Dopo la Lazio hai giocato un anno a Viterbo dove hai esordito tra i professionisti e due in Puglia, a Nardò. Cosa ricordi di quegli inizi.
Ho esordito ad agosto 1996 in un Siena-Viterbese di Coppa Italia sotto la guida del compianto mister Guido Attardi. Ho un ricordo vivido di quella partita, la mia prestazione fu molto positiva. Poi vennero i due anni a Nardò dove alla prima stagione vincemmo il campionato di serie D e fummo promossi in C2, con me giocava anche Danilo Coppola che tutti voi ricorderete.

 

Dopo un anno a Rieti sei arrivato a Chieti nella prima annata targata nuovo millennio. Da chi sei stato contattato e cosa conoscevi del Chieti prima di arrivare in città?
Avevo deciso di  riavvicinarmi a casa e scelsi quindi Rieti per il prosieguo della mia carriera. Disputai una stagione da protagonista realizzando un buon numero di reti e l’estate successiva mi arrivarono diverse richieste. Insieme al mio agente di allora Carlo Perrone (ex giocatore tra le altre di Lazio ed Ascoli) valutavamo il da farsi: lui mi parlò di un interessamento del Teramo dell’allora presidente Romano Malavolta, mi disse che era una società seria, ambiziosa, economicamente forte e che sarebbe stata una buona opportunità per la mia carriera. 
Un episodio però indirizzò in senso opposto la mia decisione: mi tornò in mente che quando militavo nelle fila del Nardò incontrammo il Chieti in una amichevole estiva. La partita finì in pareggio ma rimasi impressionato dall’incitamento continuo dei tifosi neroverdi per tutti i novanta minuti di gioco.
Faccio un piccolo inciso: oltre ad essere un appassionato di calcio sono sempre stato un grande appassionato di tifoserie e le ho sempre seguite con molta attenzione. Sapevo che a Chieti la tifoseria storica era quella degli Achaean Generation ai quali più tardi subentrarono gli Irriducibili che per il nome (lo stesso del principale gruppo ultras della Lazio della quale sono tifoso sfegatato) mi erano simpatici. Quello stesso caloroso ed incessante incitamento lo ritrovai nella partita di campionato della stagione 1998-99 in serie C2 giocata all’Angelini e vinta dal Chieti per 2-0 contro di noi con autorete di Landi e gol di Paolo Terzaroli.

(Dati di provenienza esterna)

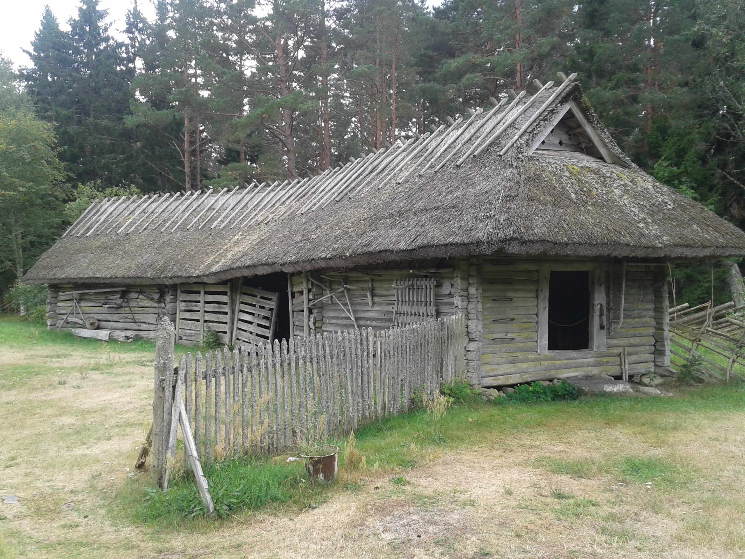 Mihkli talumuuseumi pöördusega ehk kõverait.

Io non giocai perché ero infortunato ma ricordo di aver rivisto la partita in tv e aver di nuovo sentito i tifosi neroverdi cantare per tutti i novanta minuti, davvero un sostegno incredibile.
Chiesi quindi a Carlo Perrone di provare a sentire il Chieti per capire se ci fosse la possibilità di vestire la maglia della società di Viale Abruzzo. Mauro Traini, allora DS neroverde ed amico di Perrone , prese informazioni sul mio conto e di lì a poco siglammo l’accordo per un anno di contratto. Fu proprio un segno del destino visto poi come sono andate le cose…

 

A Chieti hai ritrovato Paolo Zaccagnini tuo compagno nelle giovanili della Lazio per cinque anni e anche lui classe 1977 come te. Escludendo però Alessandro Battisti, Fabio Grosso e lo stesso Paolo eravate tutti volti nuovi per la piazza. La cosa ti preoccupava o ti stimolava?
Eravamo un gruppo molto giovane che aveva tanta voglia di affermarsi o riaffermarsi. Molti di noi venivano da una stagione sottotono e avevano bisogno di rilanciarsi: per me quella precedente era stata una stagione positiva ma in una realtà minore e quindi personalmente nutrivo un forte desiderio di affermarmi in una piazza importante come Chieti. La cosa che mi colpì subito fu l’ossatura della squadra e la difesa arcigna. Ad essere onesti dopo due giorni di ritiro avevo visto all’opera Maurizio Lauro e mi chiedevo come facesse a giocare in C2 un calciatore così, visto che non riusciva a calciare la palla a più di cinque metri di distanza. Nelle partitelle  però giocava spesso in marcatura su di me ed ebbi modo di ricredermi sul suo conto: aveva un senso dell’anticipo fenomenale ed una voglia di fare e lottare fuori dal comune e il prosieguo della sua carriera è lì a testimoniarlo. Maurizio fu uno dei leader di quella difesa e uno dei valori aggiunti di quel Chieti.

 

Tatticamente nel 3-5-2 di partenza di mister Morganti i tuoi polmoni dovevano lavorare parecchio per arare la fascia sinistra. Visto che non avevi mai giocato da esterno, ti chiedo quanto è stato difficile per te adattarsi al nuovo ruolo e se magari avresti preferito giocare altrove.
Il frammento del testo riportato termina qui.